At the upcoming Bogota Film Festival, project kicks off with three titles: Enrique Fernandez and Cesar Charlone’s “Pope’s Toilet,” Daniel Burman’s “Empty Nest” and Mariana Rondon’s “Postcards from Leningrad.”
“We are going to demonstrate that through these, Latin American cinema really has a chance of being seen,” says Rodriguez-McAllister.

At San Sebastian Sales Office, Cineplex will make a pre-selection of some 10-15 outstanding Latin American films. After a theatrical release, pics will launch on DVD, pay and free-to-air TV under the brand “Coleccion de Cine Iberoamericano".

LOIC MAGNERON (WIDE MANAGEMENT)

Last year, at San Sebastian’s Cinema in Movement, Loic Magneron’s Wide Management came, saw, and bought the film.

Mahmoud al Massad’s “Recycle” went on to a Sundance world preem, and a U.S. sale, to Icarus/ITVS.

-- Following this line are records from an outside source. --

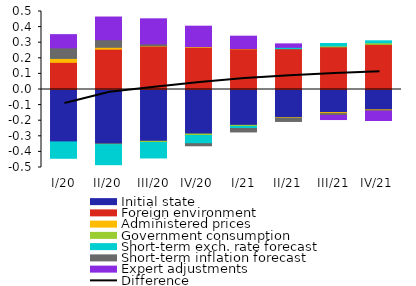
| Category | Initial state | Foreign environment | Administered prices | Government consumption | Short-term exch. rate forecast  | Short-term inflation forecast  | Expert adjustments |
|---|---|---|---|---|---|---|---|
| I/20 | -0.336 | 0.174 | 0.025 | 0 | -0.105 | 0.068 | 0.085 |
| II/20 | -0.35 | 0.258 | 0.012 | -0.003 | -0.128 | 0.049 | 0.145 |
| III/20 | -0.332 | 0.278 | 0.002 | -0.008 | -0.099 | 0.012 | 0.161 |
| IV/20 | -0.285 | 0.27 | 0.004 | -0.01 | -0.053 | -0.013 | 0.132 |
| I/21 | -0.23 | 0.261 | 0.002 | -0.007 | -0.013 | -0.022 | 0.079 |
| II/21 | -0.181 | 0.262 | -0.003 | 0 | 0.009 | -0.02 | 0.022 |
| III/21 | -0.148 | 0.273 | -0.006 | 0.006 | 0.016 | -0.012 | -0.026 |
| IV/21 | -0.131 | 0.289 | -0.005 | 0.01 | 0.013 | -0.003 | -0.06 |
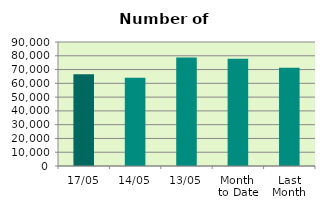
| Category | Series 0 |
|---|---|
| 17/05 | 66666 |
| 14/05 | 64068 |
| 13/05 | 78696 |
| Month 
to Date | 77904 |
| Last
Month | 71251.4 |

“Recycle” is in many ways an ideal fit for Wide: a small edgy film, in this case a documentary, though Wide hand­les a swathe of fiction features, which comes in on a hot­button issue from an unusual, stereotype-breaking an­gle, presenting a very human portrait of an ex-mu­jahideen, now a cardboard collector in Zarqa, Jordan.

Magneron, head of the Paris-based international sales and production company, will on Monday be joining Anais Clanet, Wide’s head of sales and acquisitions, in San Se­bastian alter the world preem of another unusual Wide­handled film, Chrstian Poveda’s “La vida loca,” about the Mara gangs in El Salvador.

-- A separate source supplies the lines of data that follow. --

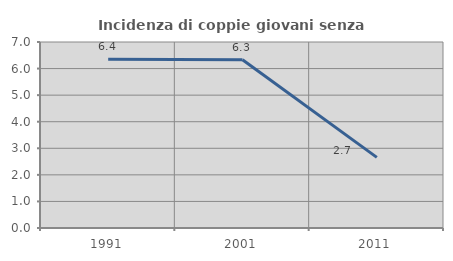
| Category | Incidenza di coppie giovani senza figli |
|---|---|
| 1991.0 | 6.353 |
| 2001.0 | 6.335 |
| 2011.0 | 2.658 |
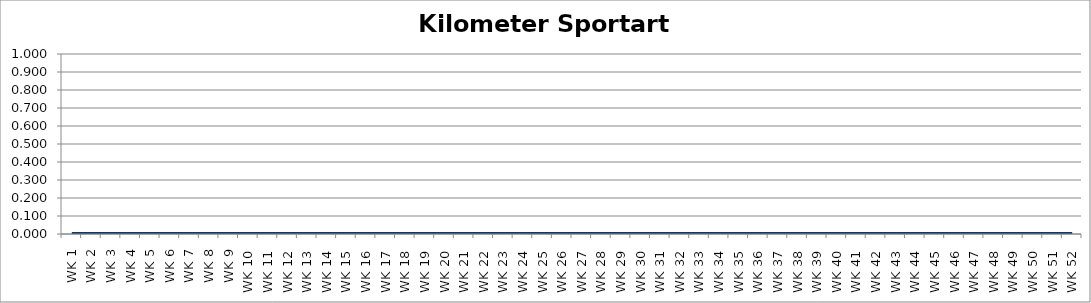
| Category | Kilometer |
|---|---|
| WK 1 | 0 |
| WK 2 | 0 |
| WK 3 | 0 |
| WK 4 | 0 |
| WK 5 | 0 |
| WK 6 | 0 |
| WK 7 | 0 |
| WK 8 | 0 |
| WK 9 | 0 |
| WK 10 | 0 |
| WK 11 | 0 |
| WK 12 | 0 |
| WK 13 | 0 |
| WK 14 | 0 |
| WK 15 | 0 |
| WK 16 | 0 |
| WK 17 | 0 |
| WK 18 | 0 |
| WK 19 | 0 |
| WK 20 | 0 |
| WK 21 | 0 |
| WK 22 | 0 |
| WK 23 | 0 |
| WK 24 | 0 |
| WK 25 | 0 |
| WK 26 | 0 |
| WK 27 | 0 |
| WK 28 | 0 |
| WK 29 | 0 |
| WK 30 | 0 |
| WK 31 | 0 |
| WK 32 | 0 |
| WK 33 | 0 |
| WK 34 | 0 |
| WK 35 | 0 |
| WK 36 | 0 |
| WK 37 | 0 |
| WK 38 | 0 |
| WK 39 | 0 |
| WK 40 | 0 |
| WK 41 | 0 |
| WK 42 | 0 |
| WK 43 | 0 |
| WK 44 | 0 |
| WK 45 | 0 |
| WK 46 | 0 |
| WK 47 | 0 |
| WK 48 | 0 |
| WK 49 | 0 |
| WK 50 | 0 |
| WK 51 | 0 |
| WK 52 | 0 |

Cinema in Motion, and and sister event, Films in Progress, are events right up Wide street, says the passionate, but affable Magneron.

“Pick-ups on near-completed films are less risky than at script stage. There’s always brand new talent and brand new films.

One of Europe’s companies which works fests hardest, and with hundreds of hours of films, Wide can offer multiple of options to films: “foreign sales, minority co-production equity, or both.”